Programming

Research Project Speeds Process for Converting Programs to Multicore

• By Dian Schaffhauser
• 11/10/16

A team of researchers has come up with a technique that lets people describe what their single-core programs are supposed to do in somewhat general terms, and then it automatically generates a version of the program optimized to run on multicore chips. The benefit is that the new version of the program will generate the same results but faster.

"Bellmania," as the technique is called, is described in a paper recently presented at the ACM SPLASH 2016 event, the Association of Computing Machinery's conference on Systems, Programming, Languages and Applications: Software for Humanity. The researchers come from MIT's Computer Science and Artificial Intelligence Laboratory and Stony Brook University.

Multicore computing speeds up programming by splitting up tasks and handing them off to multiple CPUs or cores for processing, storing and reusing results of computations rather than having to re-compute them each time they're needed. Traditionally, the splitting up is done by "hand"; computer scientists manually figure out how to "parallelize" programs.

Bellmania's basic concept is to break a given problem into smaller and smaller subproblems with "recursive divide and conquer." The researcher who needs to run the problem or algorithm describes the first step of the process — how the problem is to be divided in a first go-around and what procedures are to be applied to the resulting segments — and Bellmania figures out how to continue the division in a way that optimizes memory usage.

At each level of the recursion Bellmania will perform an operation on some segment of the matrix and then "outsource" the rest of the work to the subroutines, which can run in parallel. Each subroutine will in turn perform an operation on a segment of the data and hand off remaining work to further subroutines.

"The goal is to arrange the memory accesses such that when you read a cell [of the matrix], you do as much computation as you can with it, so that you will not have to read it again later," said Shachar Itzhaky, first author on the paper and a post-doctoral student in electrical engineering and computer science at MIT, in an article about the project.

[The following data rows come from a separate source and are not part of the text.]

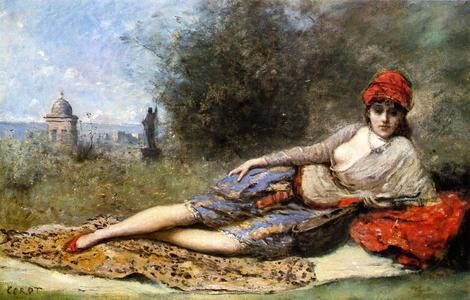 L'odalisque Sicilienne Corot, Hecht Collection
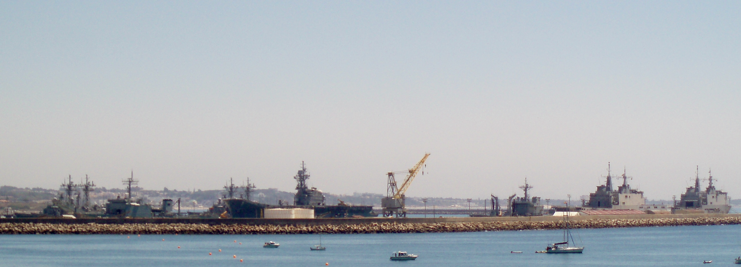 Varios buques españoles en la base naval de Rota (España): Muelle nº:2 4 fragatas de Clase Santa María Numancia (F-82) Victoria (F-83) Navarra (F-85) Canaria (F-86) Príncipe de Asturias (R-11) 1 clase Pizarro (Clase Newport)* Muelle nº: 1 Marques de la Ensenada (A-11) 2 clase Galicia Galicia (L-51) Castilla (L-52)
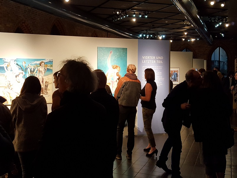 Vernissage zur Ausstellung Also sprach Zarathustra des Künstlers Thomas Bartel am 29. April 2016 im Archäologischen Landesmuseum Brandenburg

Bellmania's magic is in determining how best to manage that handoff by figuring out how much data should be processed at each level and which subroutines will be needed as the program progresses. That parallelization process takes about 15 minutes per algorithm — which is much faster than any human programmer could do the work. As the paper noted, "The resulting implementations are 1.4–46 [times] faster than the original versions and within 2 [percent] to 60 percent of a high-performance hand-crafted implementation."